The goal is to see whether the agency can collect enough reliable data to pinpoint when and where people are not paying. “If the data set is good, we may use it for working with Metro Transit police and say that Route X has high cases of fare evasion and it’s this stop and this stop and at these times,” spokesman John Siqveland said. He would not identify the routes.

Metro Transit provided 68 million bus rides in 2012, and about 4 percent of riders didn’t pay. Some people are allowed to ride for free: disabled veterans, children under 5, police officers and other special groups. But last year police issued more than 10,000 citations and warnings to riders who should have dropped coins or bills in the fare box.

“Fare evasion” is punishable by a $180 fine. A person also risks being banned from riding buses for a period of time, Siqveland said.
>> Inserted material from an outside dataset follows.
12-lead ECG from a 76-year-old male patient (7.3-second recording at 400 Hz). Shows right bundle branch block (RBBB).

It’s not clear whether the problem is on the rise, but a larger transit police force means that more people are being caught. Metro Transit has expanded its police force to staff the opening of the Cedar Avenue Bus Rapid Transit line and the anticipated opening of the Green Line, the light-rail line between downtown Minneapolis and St. Paul.
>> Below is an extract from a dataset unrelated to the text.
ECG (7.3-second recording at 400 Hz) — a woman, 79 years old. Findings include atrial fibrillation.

Fares make up about one-third of Metro Transit’s revenue. Its budget is $300 million. Drivers have two choices when a customer doesn’t pay. They can state the fare in hopes the rider will pay. Or they can call for police to meet the bus. In many cases, drivers continue their trip to keep on schedule. “Delays are costly,” Siqveland said. It might not be worth it “if they are a nickel short of the fare and you have 40 people going to work.”

He said fare evasion is not a problem on the Northstar Commuter line or on Blue Line light-rail trains. Transit police who do compliance checks on the trains have found that 99 percent of riders pay their fares.